= Maroc PME =

Maroc PME is a Moroccan public institution dedicated to supporting very small, small, and medium-sized enterprises as part of the country's economic and industrial development policies.

== History ==
The institution was established in 2002 under the name National Agency for the Promotion of Small and Medium Enterprises (ANPME) as part of Morocco's public efforts to strengthen the country's SME sector. In 2014, the agency was rebranded as Maroc PME.

In May 2026, Maroc PME signed a framework agreement with the Casablanca Stock Exchange to facilitate access for Moroccan very small, small, and medium-sized enterprises to the capital markets.

== Missions ==
Maroc PME implements public support programs for businesses, with particular emphasis on industrial SMEs and very small enterprises (VSEs). Its activities are aimed at assisting companies with development, modernization, investment, innovation, digital transformation, and competitiveness improvement projects.
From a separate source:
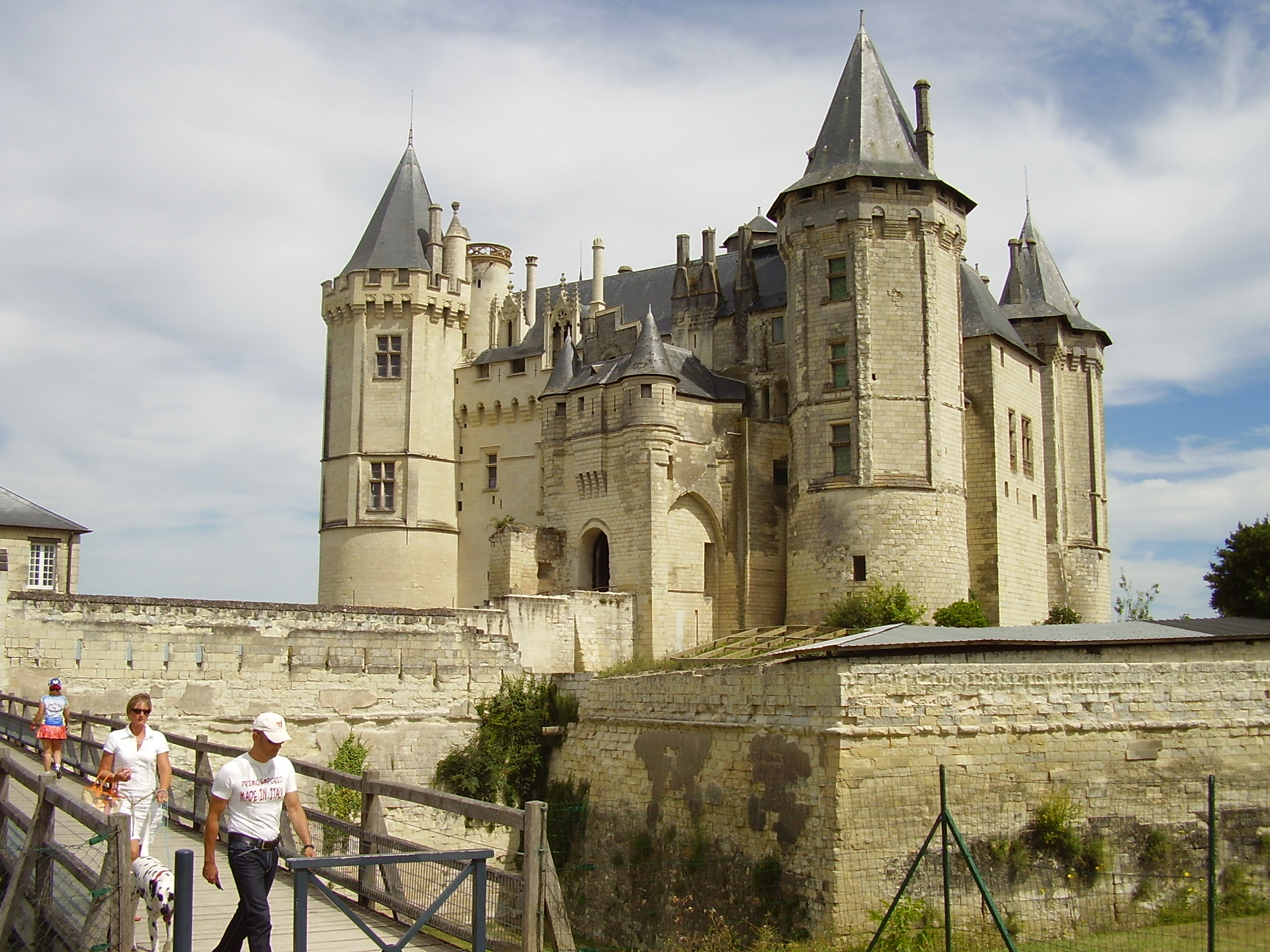 Château de Saumur, Frankreich
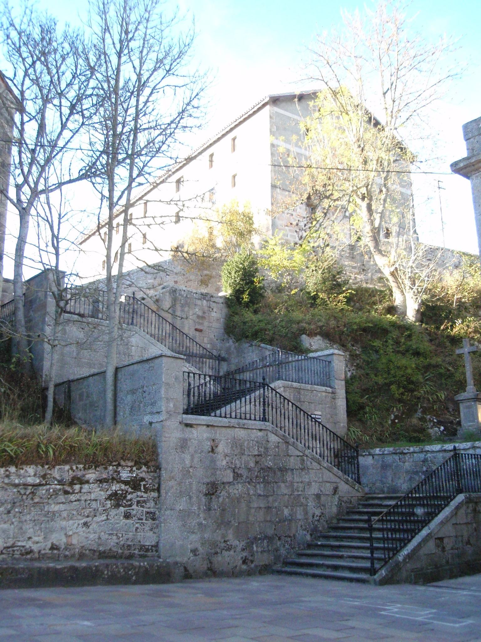 Vista de las escaleras, y la parte superior del Monasterio de Montesclaros

Its main areas of intervention include:

- supporting SMEs in their investment projects;
- assisting with the modernization and transformation of businesses;
- promoting innovation, digitalization, and competitiveness improvement;
- supporting companies in their export development;
- implementing sector-specific programs and public support mechanisms;
- strengthening industrial integration and the upgrading of Moroccan companies.
Maroc PME provides both technical and financial support, often in collaboration with public and private sector partners. The agency also organizes meetings, regional outreach events, and information programs to help businesses better understand and access available government support schemes.